From the Guidelines
Postural Orthostatic Tachycardia Syndrome (POTS)
POTS stands for Postural Orthostatic Tachycardia Syndrome, a condition characterized by a rapid increase in heart rate and other symptoms that occur upon standing, typically diagnosed when a person's heart rate increases by 30 beats per minute or more within 10 minutes of standing, or 40 beats per minute or more in those 12-19 years of age 1.
Key Characteristics
- Rapid heart rate increase: An increase in heart rate of ≥30 bpm during a positional change from supine to standing (or ≥40 bpm in those 12–19 y of age) 1.
- Symptoms upon standing: Frequent symptoms that occur with standing, such as lightheadedness, palpitations, tremulousness, generalized weakness, blurred vision, exercise intolerance, and fatigue 1.
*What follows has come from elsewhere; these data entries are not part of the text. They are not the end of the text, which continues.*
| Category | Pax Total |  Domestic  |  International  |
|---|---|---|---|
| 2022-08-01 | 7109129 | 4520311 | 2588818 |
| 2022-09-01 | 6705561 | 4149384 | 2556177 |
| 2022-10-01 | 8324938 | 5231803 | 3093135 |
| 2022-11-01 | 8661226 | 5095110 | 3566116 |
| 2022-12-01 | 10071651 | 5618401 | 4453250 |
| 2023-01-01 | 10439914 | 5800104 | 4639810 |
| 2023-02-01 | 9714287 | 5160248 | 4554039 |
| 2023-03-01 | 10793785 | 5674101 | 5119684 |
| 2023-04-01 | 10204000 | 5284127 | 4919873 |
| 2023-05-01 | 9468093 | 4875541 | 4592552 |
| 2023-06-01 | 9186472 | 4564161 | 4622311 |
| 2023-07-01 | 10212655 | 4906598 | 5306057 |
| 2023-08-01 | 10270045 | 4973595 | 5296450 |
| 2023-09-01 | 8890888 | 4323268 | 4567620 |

- Absence of orthostatic hypotension: The absence of a significant drop in blood pressure (>20 mm Hg reduction in systolic BP) upon standing 1.
Associated Symptoms
- Dizziness and lightheadedness
- Palpitations
- Tremulousness
- Generalized weakness
- Blurred vision
- Exercise intolerance
- Fatigue
- Bloating
- Nausea
- Diarrhea
- Abdominal pain
- Migraine headaches
- Sleep disturbance 1
Pathophysiology
The pathophysiology of POTS is debated and likely heterogeneous, with proposed mechanisms including deconditioning, immune-mediated processes, excessive venous pooling, and a hyperadrenergic state 1.
From the Research
Definition and Characteristics of POTS
- Postural Orthostatic Tachycardia Syndrome (POTS) is an autonomic disorder characterized by an exaggerated increase in heart rate that occurs during standing, without orthostatic hypotension 2.
- POTS is a form of cardiovascular autonomic disorders characterized by orthostatic intolerance and a symptomatic increase in heart rate upon standing, which can significantly impair patients' quality of life 3.
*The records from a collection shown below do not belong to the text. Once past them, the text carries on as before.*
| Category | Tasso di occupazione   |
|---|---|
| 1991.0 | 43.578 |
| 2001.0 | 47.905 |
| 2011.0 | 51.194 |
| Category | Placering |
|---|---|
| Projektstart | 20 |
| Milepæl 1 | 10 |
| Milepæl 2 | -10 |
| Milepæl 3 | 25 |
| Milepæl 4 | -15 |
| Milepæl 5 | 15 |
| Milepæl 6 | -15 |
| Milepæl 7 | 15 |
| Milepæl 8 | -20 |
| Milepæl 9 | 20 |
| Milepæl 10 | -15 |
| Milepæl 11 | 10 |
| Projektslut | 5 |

- Patients with POTS complain of symptoms of tachycardia, exercise intolerance, lightheadedness, extreme fatigue, headache, and mental clouding 4.
Pathophysiology and Phenotypes of POTS
- The pathophysiology of POTS is complex and multifactorial, with three primary phenotypes: hyperadrenergic, neuropathic, and hypovolemic, each requiring tailored management strategies 3.
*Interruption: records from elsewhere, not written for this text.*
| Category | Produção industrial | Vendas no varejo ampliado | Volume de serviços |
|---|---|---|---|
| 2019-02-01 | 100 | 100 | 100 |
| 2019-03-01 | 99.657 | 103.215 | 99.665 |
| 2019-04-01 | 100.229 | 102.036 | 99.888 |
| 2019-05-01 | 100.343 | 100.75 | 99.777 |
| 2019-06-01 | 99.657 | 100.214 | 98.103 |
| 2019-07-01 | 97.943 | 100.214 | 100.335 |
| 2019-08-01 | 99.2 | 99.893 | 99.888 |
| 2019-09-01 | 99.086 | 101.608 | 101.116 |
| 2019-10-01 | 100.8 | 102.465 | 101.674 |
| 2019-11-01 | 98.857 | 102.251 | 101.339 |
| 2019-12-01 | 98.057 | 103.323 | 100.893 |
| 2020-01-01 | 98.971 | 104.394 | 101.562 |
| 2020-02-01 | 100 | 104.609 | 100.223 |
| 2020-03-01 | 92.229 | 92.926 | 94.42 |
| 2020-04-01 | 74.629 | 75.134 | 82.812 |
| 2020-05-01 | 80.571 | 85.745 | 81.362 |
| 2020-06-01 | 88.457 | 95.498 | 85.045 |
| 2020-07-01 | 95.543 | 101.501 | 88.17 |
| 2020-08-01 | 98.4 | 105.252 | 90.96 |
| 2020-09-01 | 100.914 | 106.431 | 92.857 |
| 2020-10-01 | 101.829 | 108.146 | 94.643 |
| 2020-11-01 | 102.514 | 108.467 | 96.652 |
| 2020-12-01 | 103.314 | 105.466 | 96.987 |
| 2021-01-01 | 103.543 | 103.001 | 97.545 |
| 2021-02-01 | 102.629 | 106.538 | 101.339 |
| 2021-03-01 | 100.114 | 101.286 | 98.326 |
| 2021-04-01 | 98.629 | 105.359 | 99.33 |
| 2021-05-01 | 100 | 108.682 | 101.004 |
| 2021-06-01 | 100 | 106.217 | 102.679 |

- Hyperadrenergic POTS is characterized by excessive norepinephrine production or impaired reuptake, leading to sympathetic overactivity 3.
- Neuropathic POTS results from impaired vasoconstriction during orthostatic stress, while hypovolemic POTS is often triggered by dehydration and physical deconditioning 3.
Diagnosis and Management of POTS
- The diagnosis of POTS is established through a tilt-table test, standing test, serum norepinephrine levels, and red-cell volumes 2.
- First-line treatment for all patients focuses on lifestyle modifications, including increased fluid and salt intake, compression garment use, physical reconditioning, and postural training 3.
- Pharmacologic therapies are primarily used to manage specific symptoms, with beta-blockers being effective in hyperadrenergic POTS, and agents that enhance vascular tone being used in neuropathic POTS 3, 5.